Figure 5. Cells exposed to pathologically associated destabilized TTR exhibit mutation-specific changes in chromatin signatures resolved by pre-incubation with tafamidis. (A) SH-SY5Y and AC16 cells were exposed to TTRWT, highly destabilized TTRL55P and cardiomyopathy-associated TTRV122I at physiological concentrations (0.2 mg/mL). Forty-eight hours later, gDNA was isolated and ATACseq was performed. In parallel, recombinant proteins were pre-incubated with tafamidis (taf) to control for changes due to misfolded forms of the protein. (B) Comparison of promoter region-associated DAPs unique to and shared between AC16 cells exposed to wild-type (TTRWT), cardiomyopathy-associated (TTRV122I) or highly destabilized (TTRL55P) TTR variants.
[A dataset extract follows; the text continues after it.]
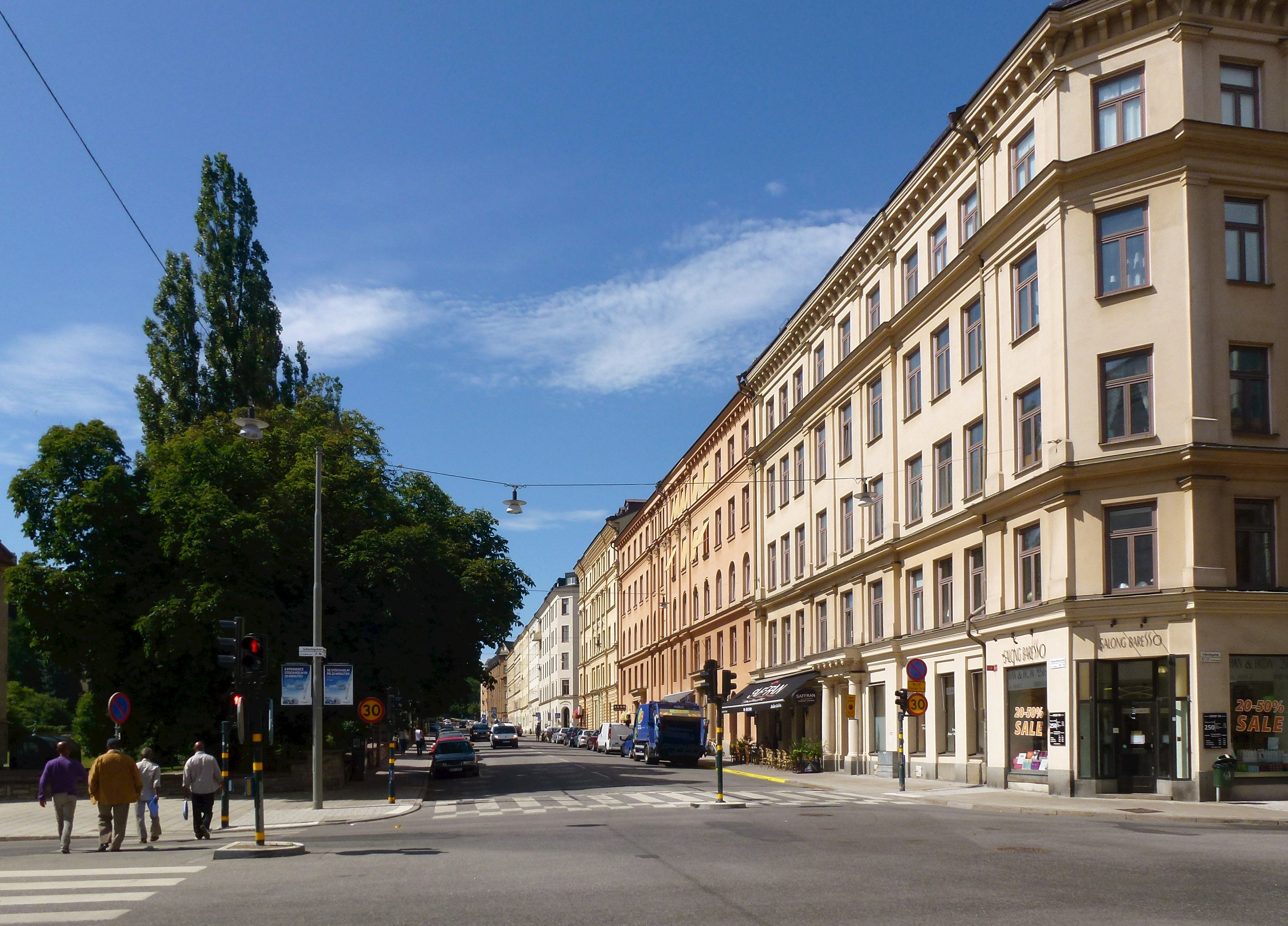 Kungsholmsgatan mot väst, hörnet Scheelegatan

DAPs noted are those relative to naïve condition. Heatmaps depicting top 20 up- and downregulated DAPs for SH-SY5Y and AC16 cells exposed to cardiomyopathy-associated TTRV122I (C, D) and highly destabilized TTRL55P (E, F) in the absence of tafamidis. On the y-axis are DAPs occurring in promoter regions associated with protein coding genes for each noted variant relative to naïve condition. HS- and Tg-exposed samples (noted in ) are also included. The x-axis notes samples in technical duplicate. Black boxes depict DAP signature resulting from noted variant.